George Entwistle said that "between eight and 10" former and current BBC staff and contributors had been named by alleged victims.

The BBC later said the exact figure was nine, but could not specify how many of those people were still working.

Mr Entwistle also disclosed that an investigation into why 'Newsnight' axed a film exposing Savile's child abuse could take six weeks to report its conclusions.

During a testy two-hour appearance before the culture, media and sport select committee, Mr Entwistle repeatedly denied influencing the decision to drop the film.

He heaped blame on Peter Rippon and said it had been a mistake to discontinue the programme's Savile probe.

MPs accused him of a "lamentable lack of knowledge" about what was going on at the BBC.

As he left the committee room, Mr Entwistle refused to answer questions from reporters about whether he now expected to resign.
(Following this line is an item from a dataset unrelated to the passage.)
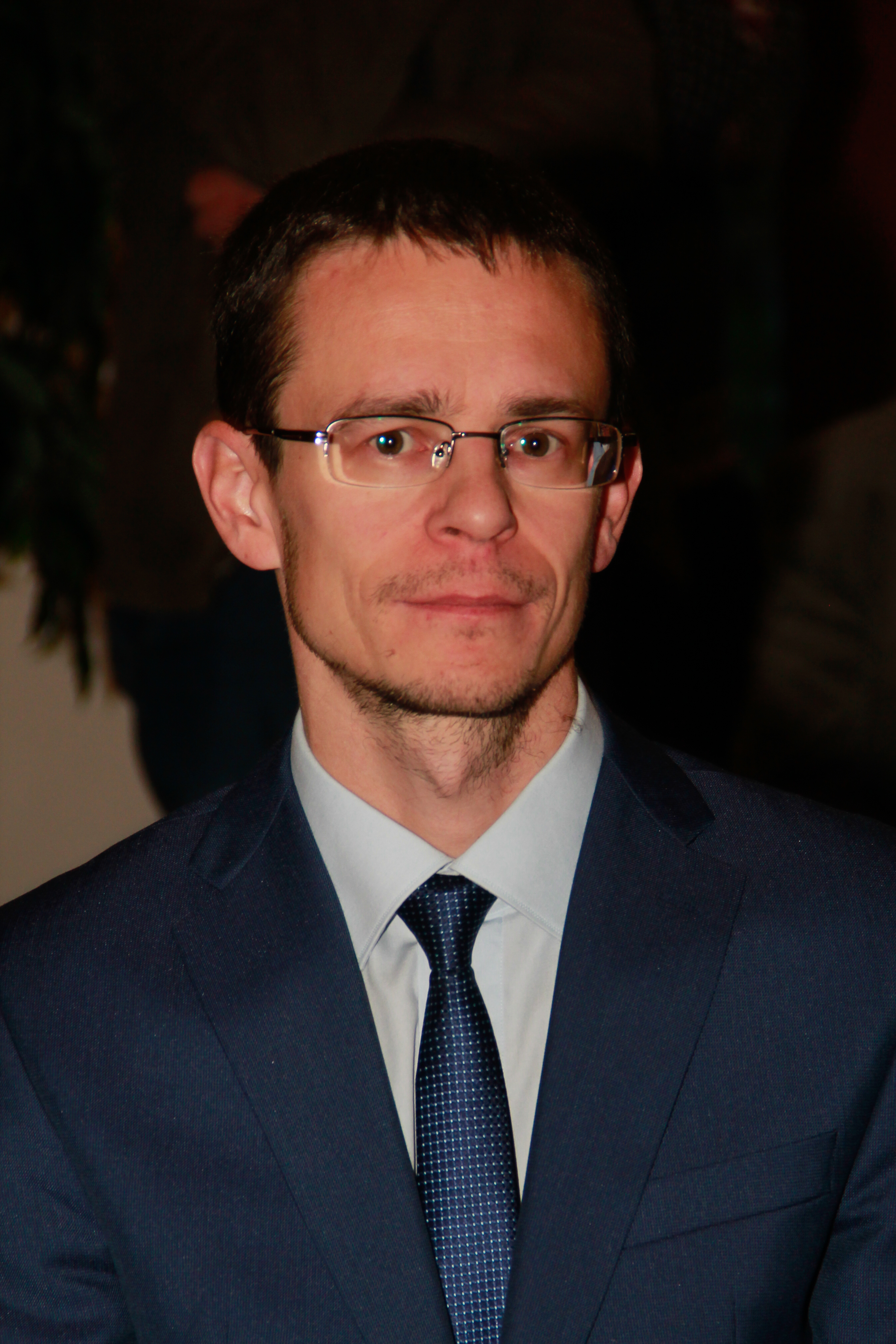 Draughts player Alexander Georgiev during the 2015 World Draughts Championship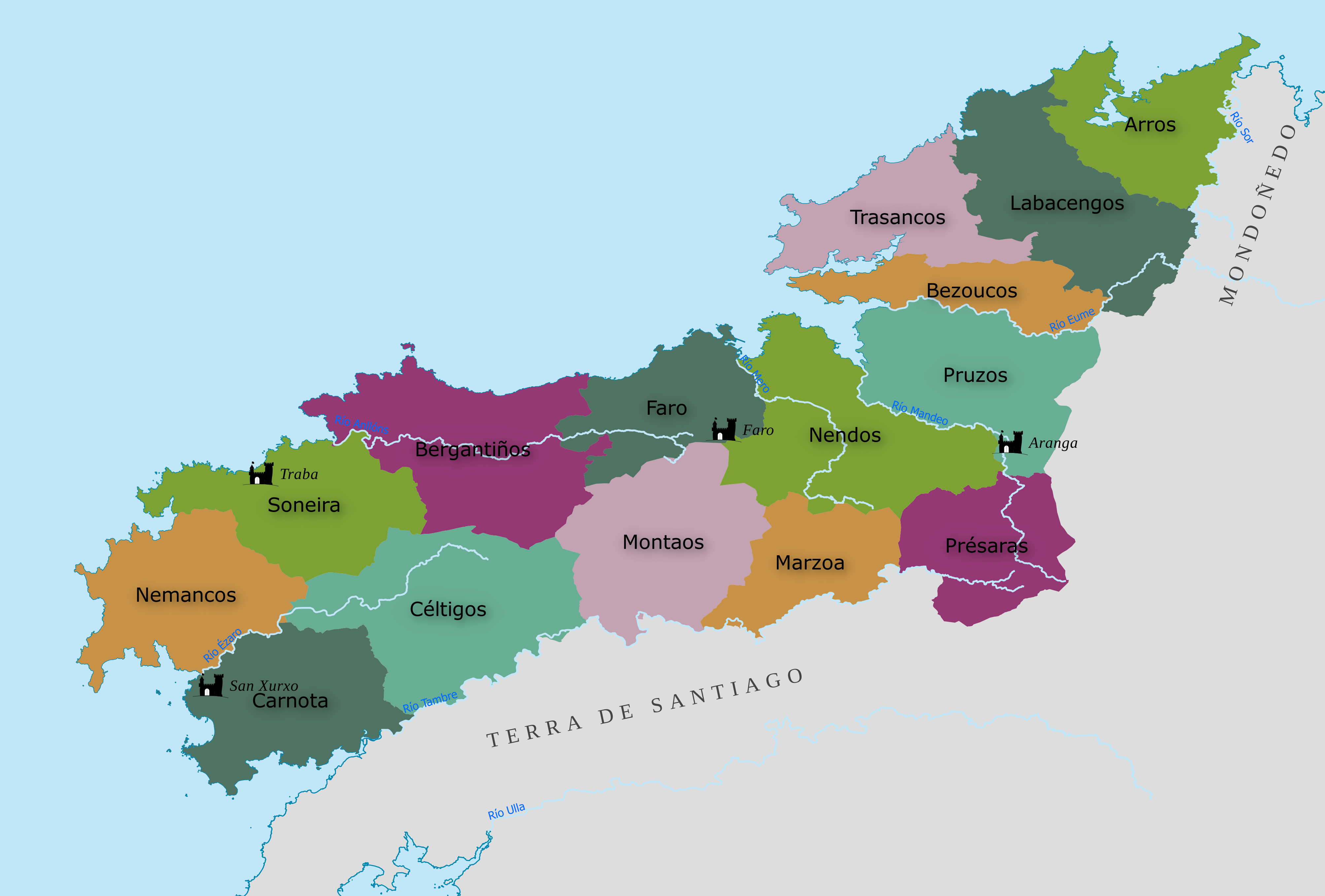 Territorio de Trastámara (Galiza) coas súas terras e castelos.[1][2]

Mr Entwistle said Savile's alleged behaviour had been possible because of a "broader cultural problem" at the BBC but there was insufficient evidence yet to say whether or not abuse was "endemic".


He claimed Savile "was very skilful and successfully concealed" abuse, despite a number of BBC employees telling 'Panorama' Savile's appetite for under-age girls was well known.

Mr Entwistle left no doubt that he felt Peter Rippon was solely to blame for shelving the investigation, but he did not know Mr Rippon's reasons, because he had not asked him.

Asked by Ben Bradshaw MP if he had spoken to Mr Rippon, he said: "No, I have observed the chain of command," and spoken only to Mr Rippon's boss, head of news Helen Boaden.

"Has Helen Boaden asked him that question?" Mr Bradshaw asked.

"I don't know," he replied. "Helen's only conversation (with Mr Rippon) was to remind him that just because Jimmy Savile was dead there couldn't be any skimping in journalistic standards."

"The decision was made by Peter Rippon on his own account," he said.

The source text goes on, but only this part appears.